Search code examples
xsltxpathxslt-2.0xpath-2.0xslt-grouping

How to select a node and its siblings until the same node from the start occurs


This is probably tricky question.

I have this document:

<html>
   <h1>title1</h1>
   <p>content</p>
   <ul>
      <li>item</li>
   </ul>
   <h1>title2</h1>
   <p>content</p>
   <p>another content</p>
   <h1>title3</h1>
   <ol>
      <li><p>text</p></li>
   </ol>
</html>

This example shows that I have some html where "sections" are divided by headlines. It is headline, then various mix of elements and then headline again.

I want these sections to be wrapped with div using XSLT 2.

So, I want to use <h1> headline to select groups. Basicly the grouping rule is:

  • Select h1 and all his siblings until another h1 occurs.

This stress on "and" is very important because I came up with XPath formulas which select nodes only between h1 nodes or select from the first to the last h1 ignoring h1 between them. I need to get that headline too. I dont think it is difficult to achieve this with XPath, but I can't make it work.

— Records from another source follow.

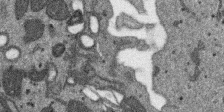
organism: Human
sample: Lung epithelial cells infected with SARS-CoV-2
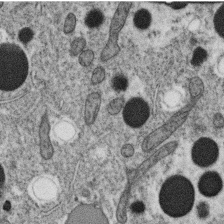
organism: C. elegans
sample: C. elegans oocyte; sperm cells
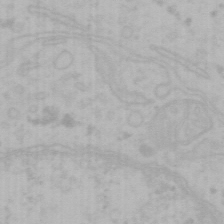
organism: Mouse
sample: Choroid plexus
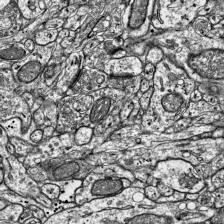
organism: Mouse
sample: Visual Cortex
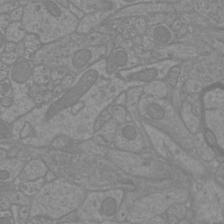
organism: Mouse
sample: Cortical neurons
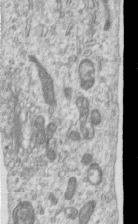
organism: Human
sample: Centriole in RPE cells
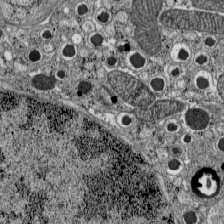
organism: C57BL Mouse
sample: Pancreatic islet

For the best understandment, here is what it should look like:

<html>
   <div>
      <h1>title1</h1>
      <p>content</p>
      <ul>
         <li>item</li>
      </ul>
   </div>
   <div>
      <h1>title2</h1>
      <p>content</p>
      <p>another content</p>
   </div>
   <div>
      <h1>title3</h1>
      <ol>
         <li><p>text</p></li>
      </ol>
   </div>
</html>

Solution

  • You can use group-starting-with for this:

    <xsl:stylesheet version="2.0" xmlns:xsl="http://www.w3.org/1999/XSL/Transform">
      <xsl:output method="xml" indent="yes"/>
    
      <xsl:template match="html">
        <xsl:copy>
          <xsl:for-each-group select="node()" group-starting-with="h1">
            <div>
              <xsl:copy-of select="current-group()" />
            </div>
          </xsl:for-each-group>
        </xsl:copy>
      </xsl:template>
    </xsl:stylesheet>
    

    When run on your sample, the result is:

    <html>
       <div>
          <h1>title1</h1>
          <p>content</p>
          <ul>
             <li>item</li>
          </ul>
       </div>
       <div>
          <h1>title2</h1>
          <p>content</p>
          <p>another content</p>
       </div>
       <div>
          <h1>title3</h1>
          <ol>
             <li>
                <p>text</p>
             </li>
          </ol>
       </div>
    </html>
    

    As a bit of extra info, if you wanted to use group-by to do this, you could do so like this:

      <xsl:for-each-group select="node()" group-by="self::h1 | preceding-sibling::h1[1]">
    

    And that should produce the same result.